I get it.. you can't disconnect.  The common theme with all those other devices, save for the camera phone, is a lack of camera.   With a camera on any other device, it's relatively easy to discern whether or not someone is using it to record.   That's the big issue with glass, you're wearing this device in situations where people may not want to be filmed and it's difficult to know whether or not that's the case.
Im going to make a normal looking suit that has a matrix of pinhole cameras in it ... then stitch those videos together and post them online daily ... lets see how that goes over ... 

My sarcasm (but also now interest in actually making a suit like that) is based on the absurdity of peoples uneducated fear of how Glass functions and what most people would do with it (just like cell phones).

This is a tiring conversation to keep having ...
The best (and most liked) comment in the previous thread:

"Why is there such a problem complying with these kinds of requests?

It's no different than a "no shirt, no shoes, no service" policy. Take Glass off, enjoy your meal, pay your bill, and put glass back on again. No big deal." 

Moreover, to say that @feastnyc somehow "discriminated" against you (Cat-e) simply shows a lack of understanding about discrimination, not to mention empathy and respect for those who actually have been discriminated against. Google should ban those 11 users from giving reviews, especially those who reside in Pennsylvania and Ohio, or some other godforsaken place who have reviewed a restaurant which they've never set foot in. 
This is all some useless garbage. 

Net Neutrality battle going on, and +Katy Kasmai is wasting her time with Google Glass bullshit.

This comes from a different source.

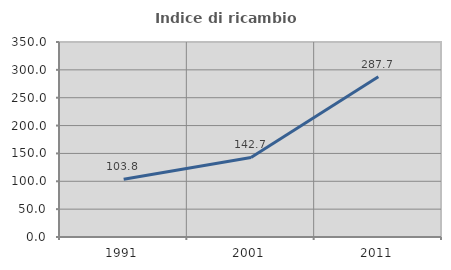
| Category | Indice di ricambio occupazionale  |
|---|---|
| 1991.0 | 103.777 |
| 2001.0 | 142.736 |
| 2011.0 | 287.7 |

You call yourself an advocate for rights? Stop wasting time with this and go do something that ACTUALLY MATTERS TO THE WORLD!

I hope to see better out of you in the future.
+Andrij Harasewych You do realize Google Glass actually gets people onto the Internet, right? And if the rights of people who use Google Glass mean nothing, why should anyone care about NN?
+Andrij Harasewych Yes. Rights are rights. Allow one right to be eroded and none of your rights mean anything, do they?

Face plant...
+Warren Street Wow. You really don't understand how important net neutrality is, do you?

Businesses have the right to refuse service to people that don't comply with their policies. If they lose too much business because they turn away people with Glass, then they will change. But this isn't some fundamental right you need to fight for. This is just some self-entitled bullshit.